Customers come to GTO from all over the world for parts. ‘Years ago, I said we didn’t need a website,’ admits Mark, ‘but now I get it. It’s the growth area, and we’ll expand into other makes such as Maserati and Lamborghini.

‘Recently the parts business has been growing 40 per cent year-on-year. As for the FIM radiator operation, that was one of the crazy things I do sometimes. We only bought the Ferrari stuff, ten tons of tooling and drawings from 1948 right up to the 288 GTO, but in hindsight we should have bought it all.’

And what’s next for GTO Engineering? ‘We have a full-time CAD drawer in the fabrication shop, and two quality-control guys, but we’re advertising for more staff there,’ Mark continues. ‘I’ve been asked to set up a workshop in Saudi Arabia, and also Hong Kong and Singapore. We won’t do all of them, but we will do one. There’s a lot of money in these places, with a big racing scene in south-east Asia, but not a lot of knowledge. They’re still on a learning curve. China even more so; it will open up at some stage.’

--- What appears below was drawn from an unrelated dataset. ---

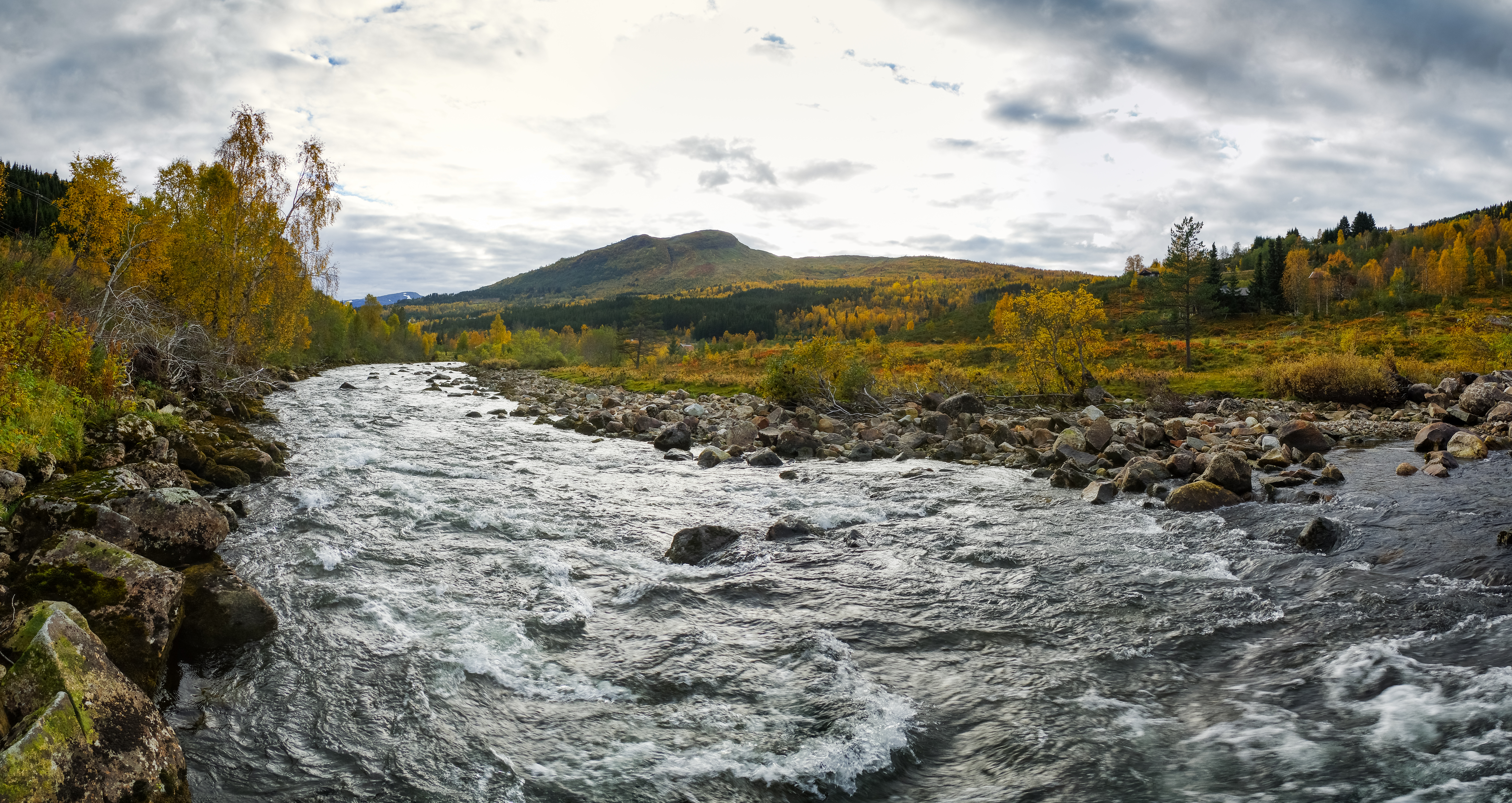 Sogndalselva i Sogndal, Noreg.

And Brexit? ‘No-one knows what is going to happen, but it will be a pain if it gets hard to move cars around Europe. We could be back to the old days of customs carnets.’

Meanwhile, those 250 GT SWBs are going very well, with 15 finished (plus five Testa Rossas) and eight on order. ‘We’ve worked on over a third of the original SWBs,’ Mark observes. ‘We never thought we’d make so many of the new ones, so we’ve had to re-tool.

‘I’d like to make a California Spyder next, or a Singer-style modified SWB with a four-cam, 48-valve V12 and independent rear suspension. That’d be fun.’ It would indeed.